The trick that Leigh and Hawkins finally pull off so cleverly by the end of 'Happy-Go-Lucky’ is that we’re entirely in cahoots with her. Poppy is a mirror to us all: if we find her blind optimism and sunny nature hard to swallow, perhaps there’s something wrong with us instead? By then, too, we know that Poppy is not the blinkered soul we may first think: she is compassionate, perceptive and harbours her own sadnesses like the rest of us.

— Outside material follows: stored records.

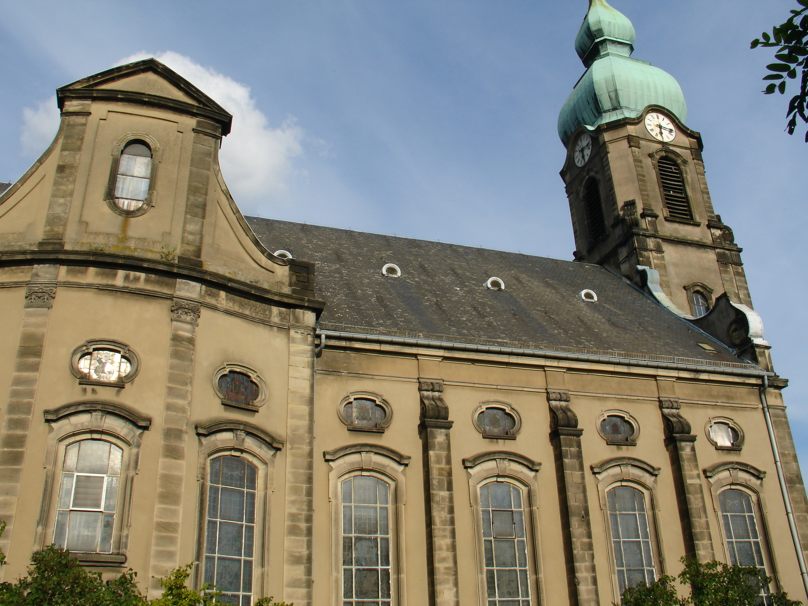 L'Église Saint-Maurice de Freyming-Merlebach (située dans le quartier de Freyming).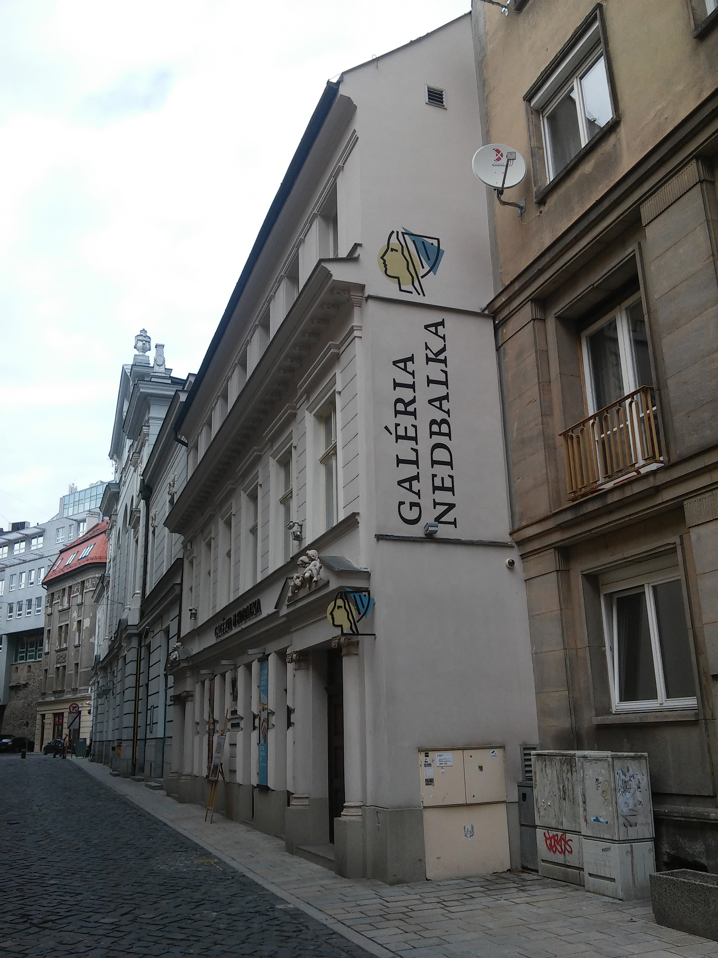 Galéria Nedbalka, Bratislava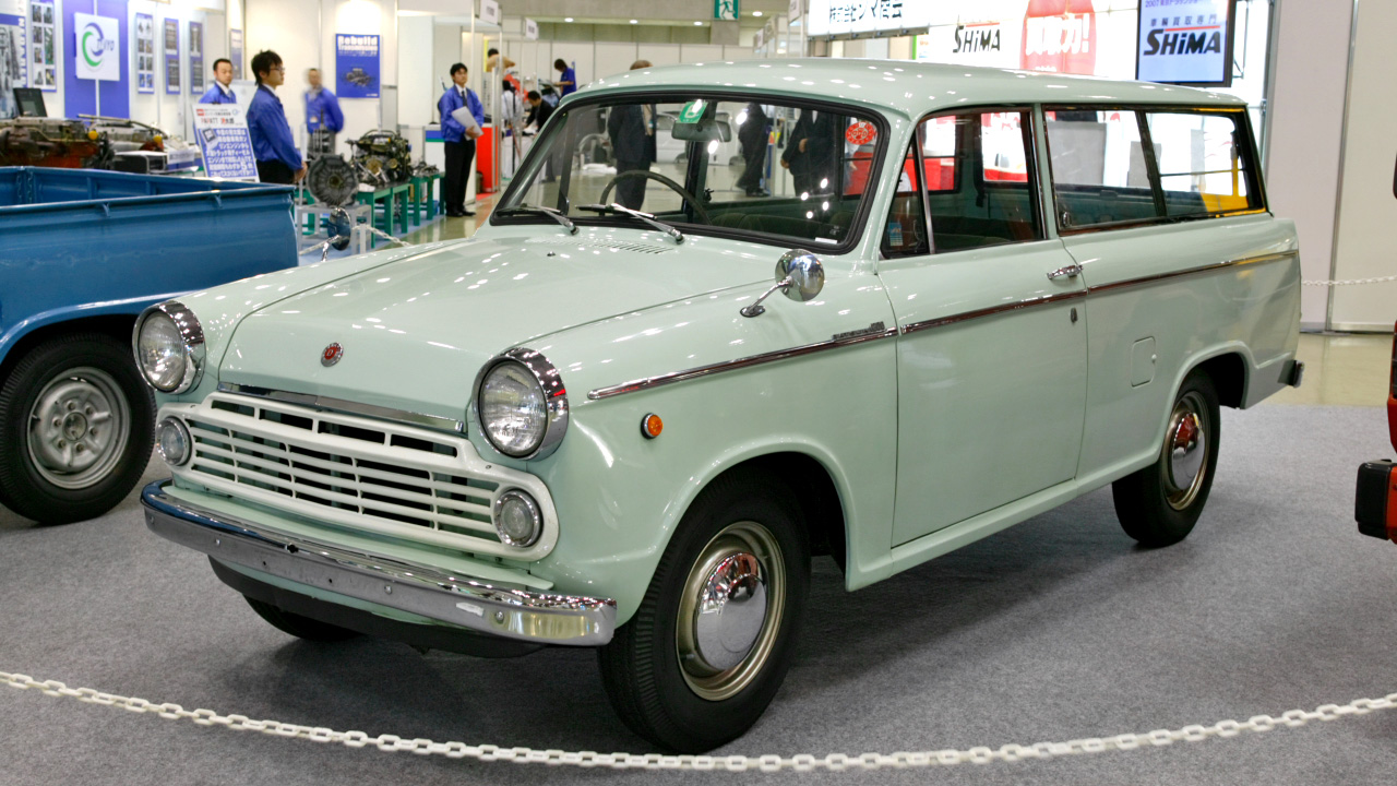 Datsun 1200 Light Van ( 1963 - 1964, V320 )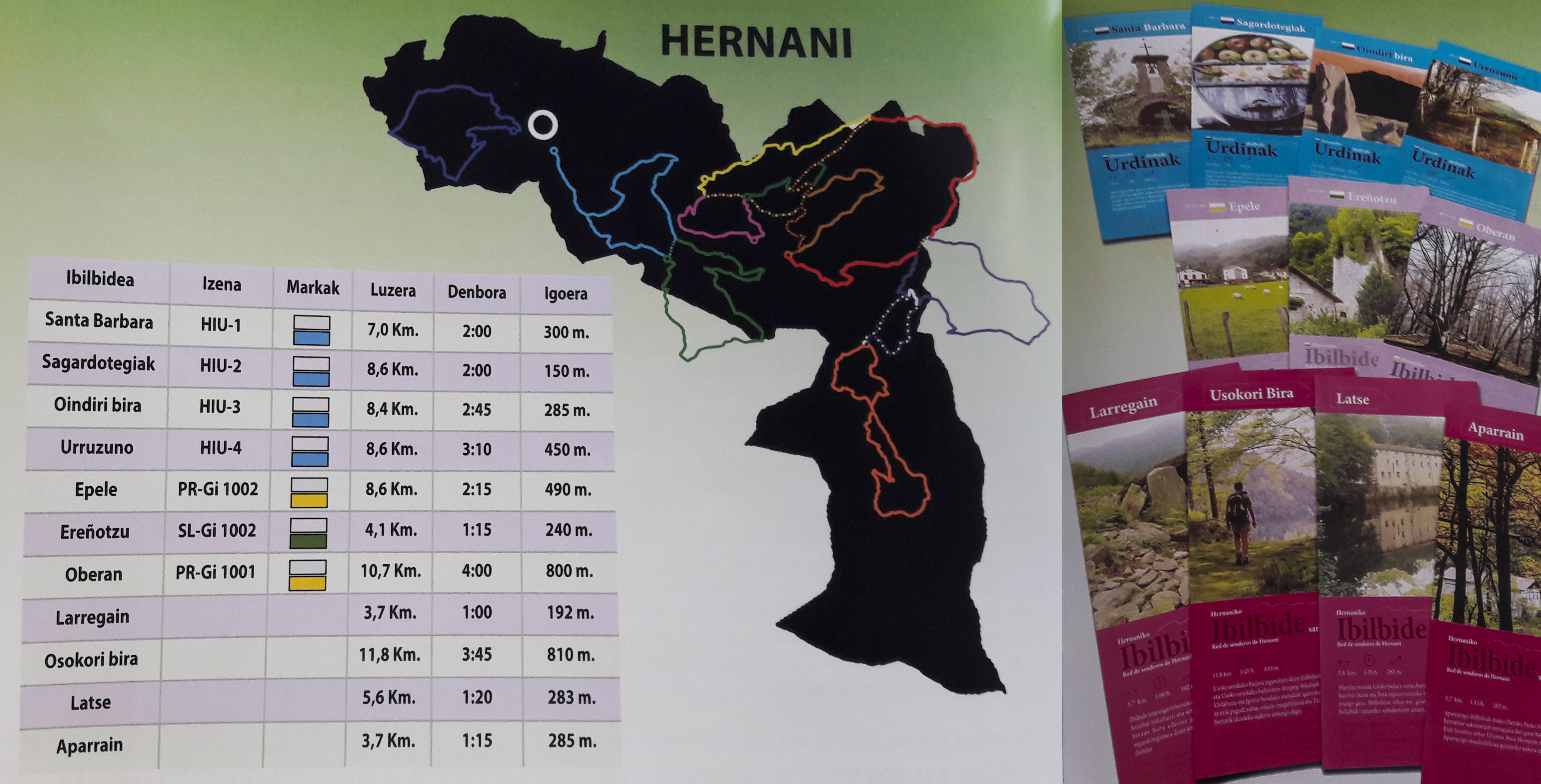 Hernaniko Ibilbide Sarea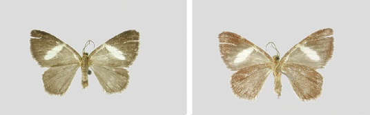 Hagnagora guatica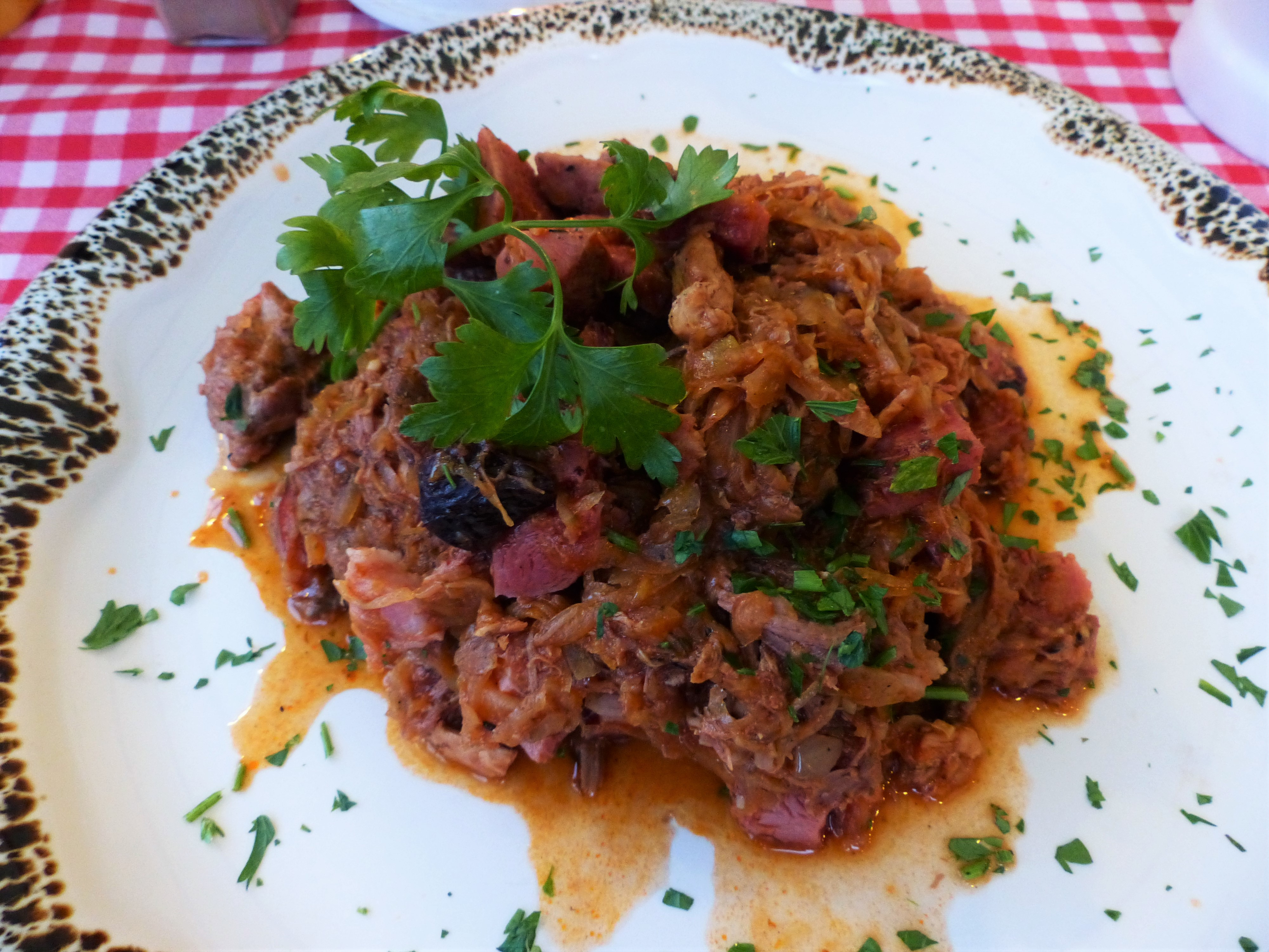 Bigos, Restaurant am Rathaus: Karczma Lwowska, Wroclaw / Breslau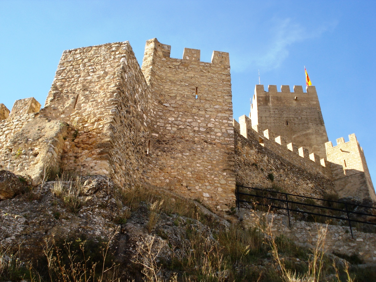 Castell de Banyeres.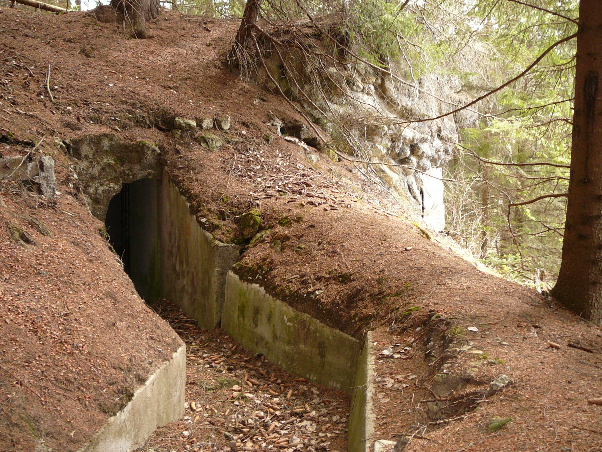 opera 6, sbarr drava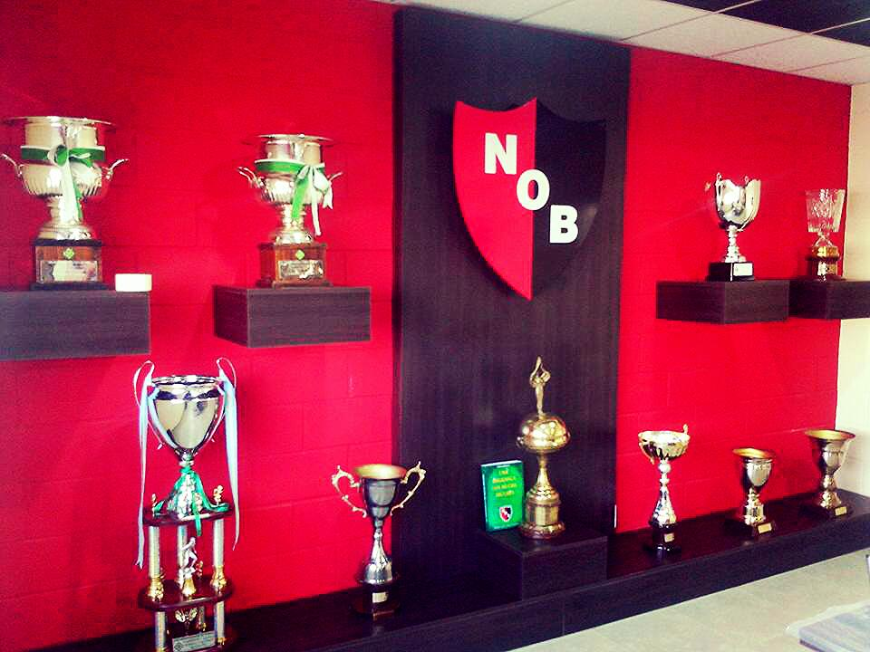 Copas obtenidas por NOB Laguna Larga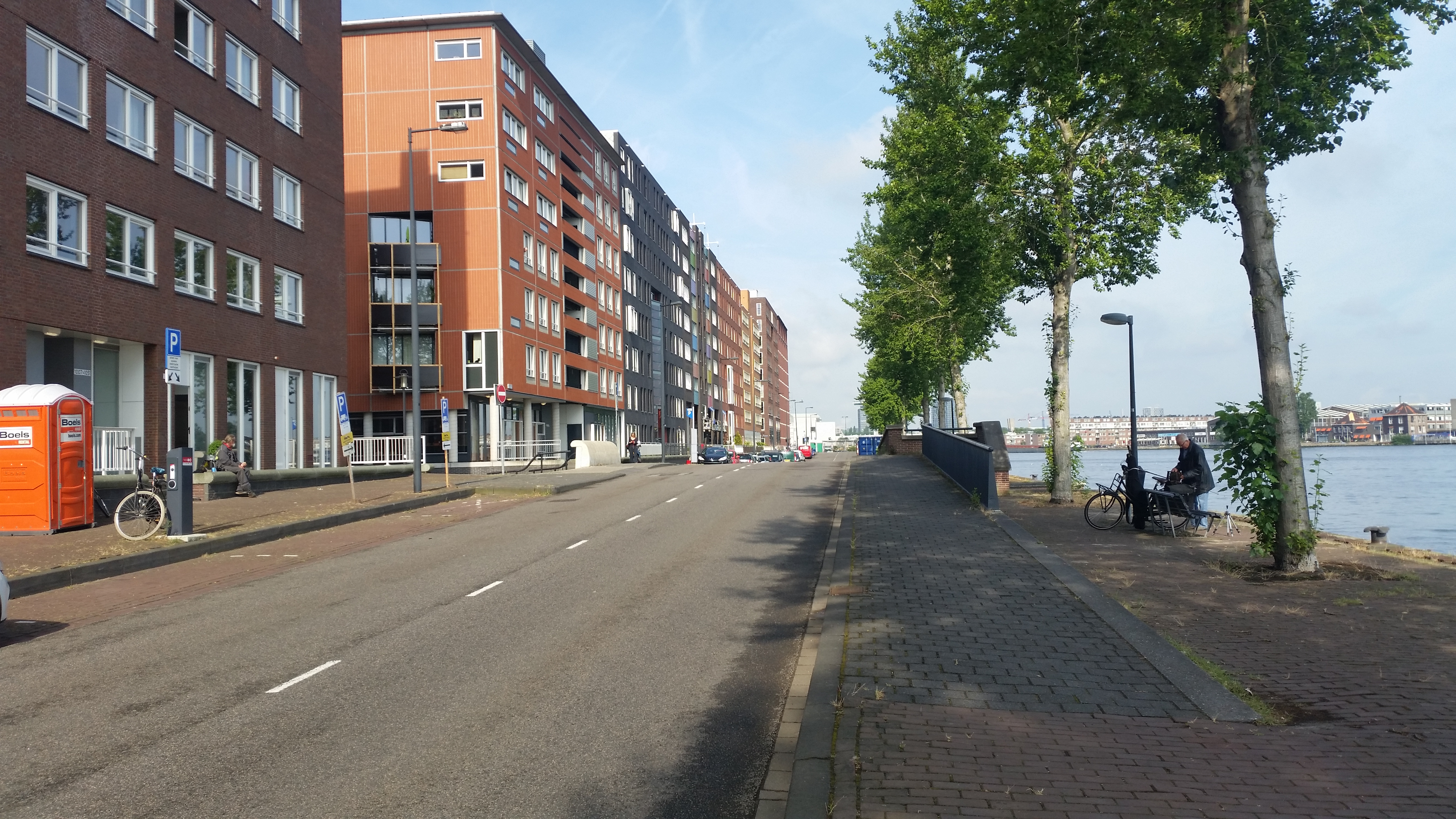 Overzicht over Brug 1990, Lamong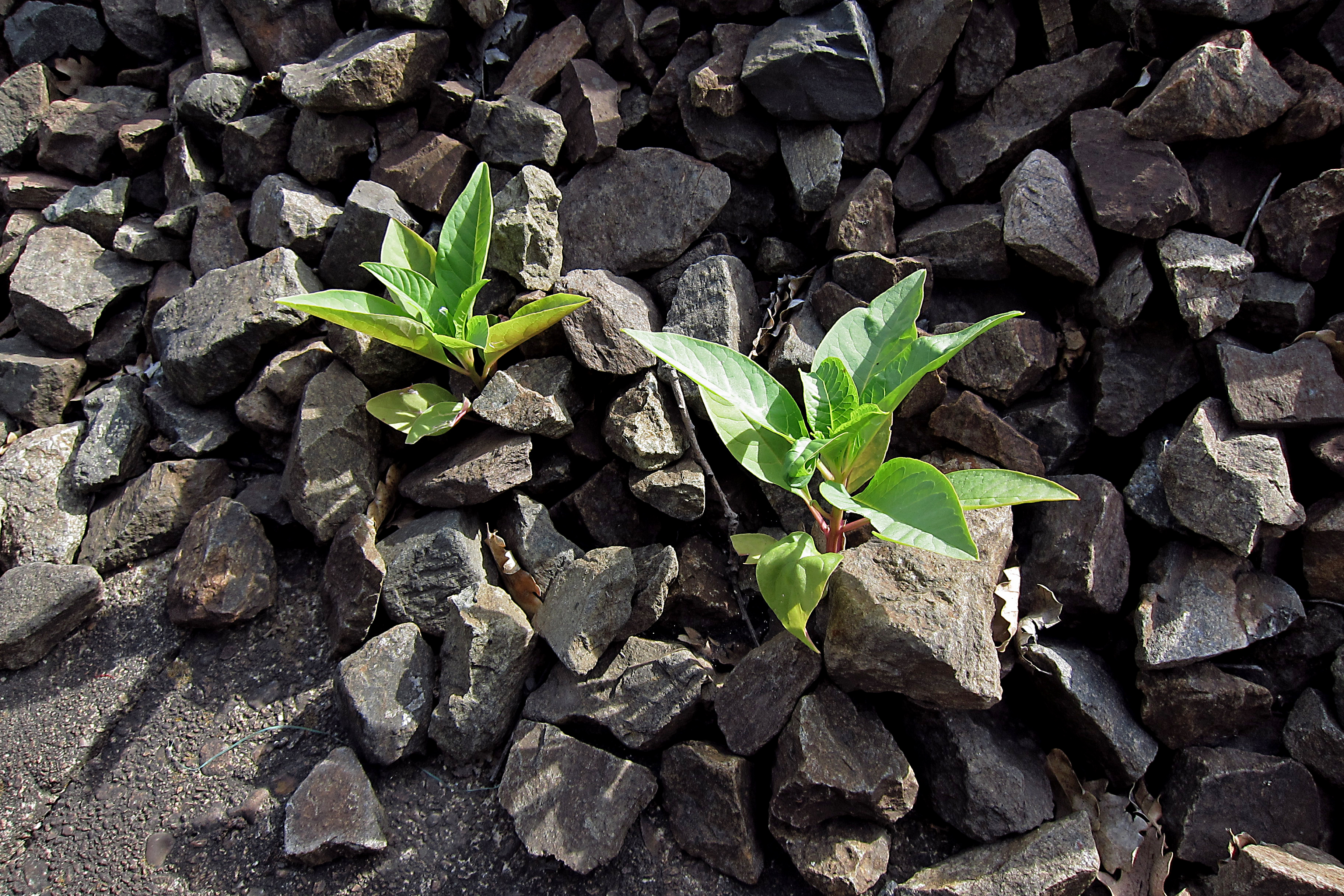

Leigh always finds plot in character, and ‘Happy-Go-Lucky’ is more of a portrait than a story; a film that’s built around one performance. He is less concerned here, unlike, say, ‘Secrets & Lies’ and ‘Vera Drake’, with following a driving narrative than with minutely observing Poppy through her relationships with others, whether it’s the kids she teaches at her primary school, her repressed driving instructor (Eddie Marsan, excellently playing a heavy-duty bag of hang-ups), her close friend and flatmate Zoe (Alexis Zegerman) or her older, more settled colleague Heather (Sylvestra Le Touzel), whom she joins at flamenco lessons after work. In that sense, it’s comparable to ‘Naked’.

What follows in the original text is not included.